キム・ジュヨン議員は「大企業に対する捜査と起訴が特に遅い現象は、労働部と検察が大企業の顔色を伺うためとみられるが、重大災害処罰法の実効性を落とすもので、職務遺棄に他ならない」とし、「迅速で厳正な捜査と起訴によって、労働者の生命保護のための責任を果たさなければならない」と批判した。

捜査期間が一年を超え「捜査意志不足という誤った信号」

専門家たちは捜査機関の『意志不足』を原因に挙げる。チョ・ジェミン弁護士は「重大災害処罰法上、安全保健確保義務を完璧に履行することは難しいが、中小企業は起訴し、大企業と公共機関は不起訴で終え、裁判さえ受けていないのが実情」で、「検察が不起訴を続けること自体が公正性を喪失したものであり、制度の補完が必要だ」と指摘した。ソン・イクチャン弁護士は、「重大災害処罰法は、経営責任者が行うべきことをすべてやったにも拘わらず、事故が起こったかどうかを調べろという法だが、大企業だけが起訴件数が少ないのは理解し難い。」「経営責任者がきちんと安全保健確保義務を履行したとすれば、重大災害の発生が減るのが正常」だと批判した。
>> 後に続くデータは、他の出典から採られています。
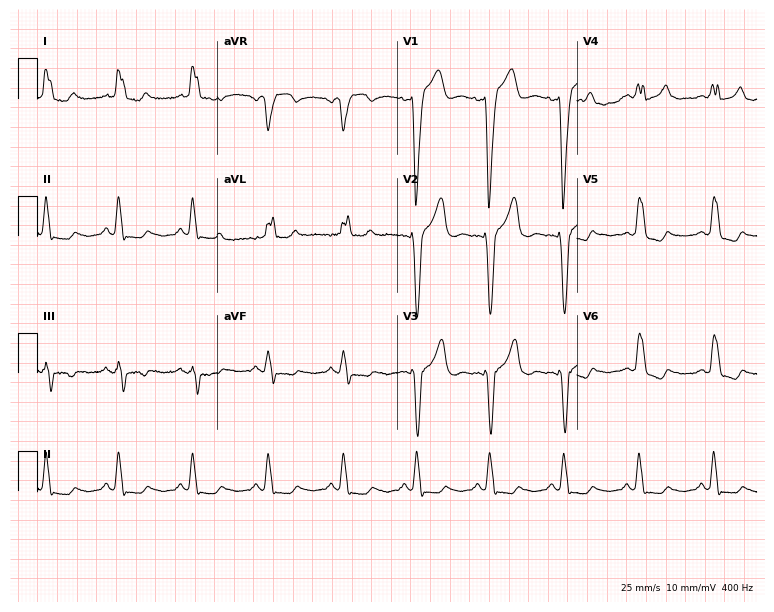
Resting 12-lead electrocardiogram. Patient: a 68-year-old female. None of these six findings is recorded: first-degree AV block, right bundle branch block (RBBB), left bundle branch block (LBBB), sinus bradycardia, atrial fibrillation (AF), sinus tachycardia. Other findings, if any, are not listed.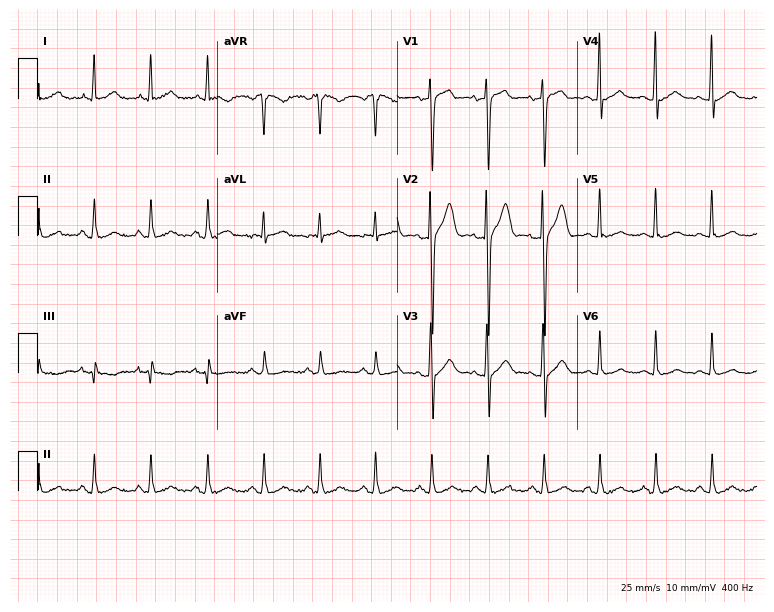
12-lead ECG from a 40-year-old man. Shows sinus tachycardia (a sinus rate of 100 beats per minute or more).

パク・ヘチョル議員は「一つの企業集団で23件の重大災害死亡事故が発生したということは、グループレベルでの安全保健システムが作動していないという証拠なのに、労働部と検察が大企業の経営責任者だけに特恵を与えているという認識を持たせる。」「大企業は形式的な安全保健体系さえ整えれば処罰を避けられるという、誤った信号を与えかねない」と批判した。

国会・環境労働委員会のイ・ヨンウ民主党議員も「災害発生日から一年以上も捜査する状況は、捜査機関の人材から捜査方式までの全てを点検しなければならないということ」で、「労働者の死には企業責任を徹底的に問い糺す」と批判した。